Background & Problem

  • Project Goal: Identify which audio characteristics influence the popularity of tracks on Spotify.
  • Dataset: 114,000 songs from the Spotify Tracks dataset on Kaggle.
  • Approach: Conduct exploratory data analysis (EDA) and build a basic linear regression model using two features: danceability and energy.

2 Data Loading & Setup

library(readxl)
dataset <- read_excel("~/Downloads/dataset.xlsm")
## New names:
## • `` -> `...1`
suppressPackageStartupMessages({
  library(ggplot2)
  library(readxl)
  library(tidyverse)   # dplyr, ggplot2, etc.
  library(caret)       # machine-learning helpers
  library(GGally)
  library(conflicted)
})

conflict_prefer("filter", "dplyr")
conflict_prefer("lag",    "dplyr")

3 Data Cleaning & Wrangling

library(tidyverse)

df <- dataset %>% 
  select(-any_of(c("...1","track_id","artists",
                   "album_name","track_name","track_genre"))) %>% 
  mutate(across(where(is.logical), as.numeric)) %>% 
  drop_na()

glimpse(df)
## Rows: 114,000
## Columns: 15
## $ popularity       <dbl> 73, 55, 57, 71, 82, 58, 74, 80, 74, 56, 74, 69, 52, 6…
## $ duration_ms      <dbl> 230666, 149610, 210826, 201933, 198853, 214240, 22940…
## $ explicit         <dbl> 0, 0, 0, 0, 0, 0, 0, 0, 0, 0, 0, 0, 0, 0, 0, 0, 0, 0,…
## $ danceability     <dbl> 0.676, 0.420, 0.438, 0.266, 0.618, 0.688, 0.407, 0.70…
## $ energy           <dbl> 0.4610, 0.1660, 0.3590, 0.0596, 0.4430, 0.4810, 0.147…
## $ key              <dbl> 1, 1, 0, 0, 2, 6, 2, 11, 0, 1, 8, 4, 7, 3, 2, 4, 2, 1…
## $ loudness         <dbl> -6.746, -17.235, -9.734, -18.515, -9.681, -8.807, -8.…
## $ mode             <dbl> 0, 1, 1, 1, 1, 1, 1, 1, 1, 1, 1, 1, 0, 1, 1, 1, 1, 0,…
## $ speechiness      <dbl> 0.1430, 0.0763, 0.0557, 0.0363, 0.0526, 0.1050, 0.035…
## $ acousticness     <dbl> 0.0322, 0.9240, 0.2100, 0.9050, 0.4690, 0.2890, 0.857…
## $ instrumentalness <dbl> 1.01e-06, 5.56e-06, 0.00e+00, 7.07e-05, 0.00e+00, 0.0…
## $ liveness         <dbl> 0.3580, 0.1010, 0.1170, 0.1320, 0.0829, 0.1890, 0.091…
## $ valence          <dbl> 0.7150, 0.2670, 0.1200, 0.1430, 0.1670, 0.6660, 0.076…
## $ tempo            <dbl> 87.917, 77.489, 76.332, 181.740, 119.949, 98.017, 141…
## $ time_signature   <dbl> 4, 4, 4, 3, 4, 4, 3, 4, 4, 4, 4, 3, 4, 4, 4, 3, 4, 4,…

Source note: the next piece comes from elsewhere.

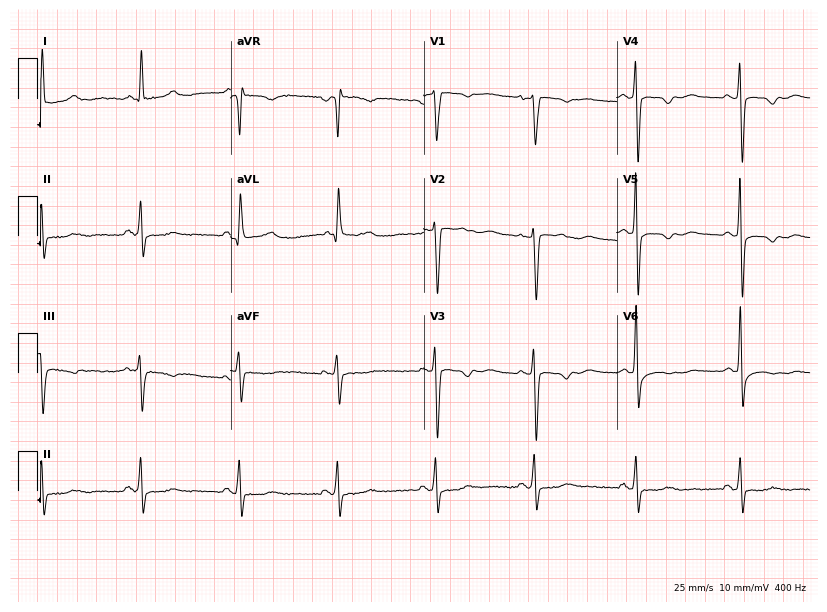
Electrocardiogram (7.9-second recording at 400 Hz), a female patient, 66 years old. Of the six screened findings (first-degree AV block, right bundle branch block, left bundle branch block, sinus bradycardia, atrial fibrillation, sinus tachycardia), none is recorded. Other findings, if any, are not listed.

Track Popularity Distribution

ggplot(df, aes(popularity)) + geom_histogram(binwidth = 3, fill = "steelblue") + labs(title = "Distribution of Track Popularity", x = "Popularity (0 – 100)", y = "Count")

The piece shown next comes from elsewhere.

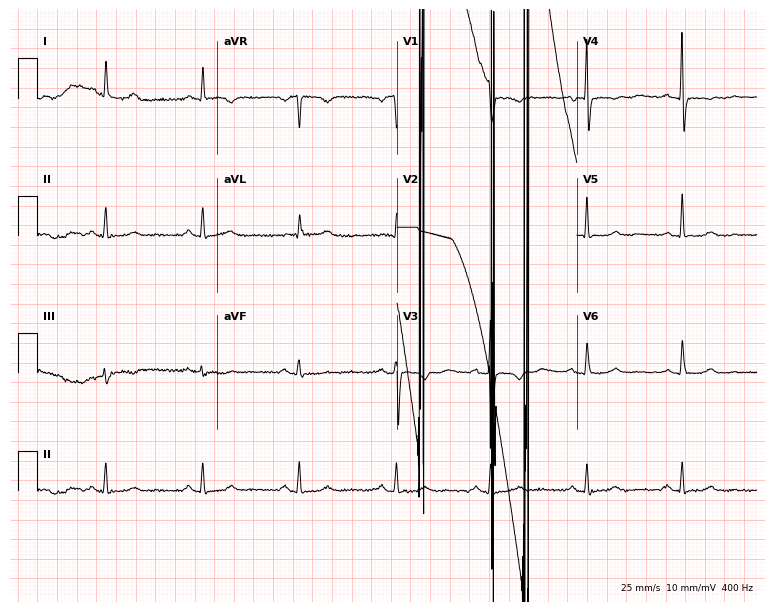
12-lead ECG from a female, 46 years old. Screened for six findings — first-degree AV block, right bundle branch block, left bundle branch block, sinus bradycardia, atrial fibrillation, sinus tachycardia — none is recorded. Findings outside these six are not listed.

Popularity vs. Explicit Content

Energy Distribution

Data Splitting for Modeling

library(caret)
set.seed(123)
idx  <- createDataPartition(df$popularity, p = 0.7, list = FALSE)
train <- df[idx, ]
test  <- df[-idx, ]

Linear Model Output

Term Estimate SE t-value p
(Intercept) 30.501 0.319 95.716 0.000
danceability 4.900 0.460 10.643 0.000
energy -0.055 0.317 -0.175 0.861

Model Performance Summary

Adj R² σ (resid SE) F-test p
0.001 0.001 22.304 0
## 
## **Test-set RMSE:** 22.26

Final Evaluation Metrics

pred   <- predict(model, test)
rmse   <- sqrt(mean((pred - test$popularity)^2))
r2     <- cor(pred, test$popularity)^2

cat("RMSE:", round(rmse, 2), "\n")
## RMSE: 22.26
cat("R-squared:", round(r2, 2), "\n")
## R-squared: 0

Conclusion & Takeaways

  • Danceability contributes positively to track popularity.
  • Energy did not significantly predict popularity in our model.
  • Spotify popularity is likely influenced by external factors not captured here, like artist fame, marketing, and playlist placement.
  • This project helped apply real-world EDA, modeling, and communication skills using R.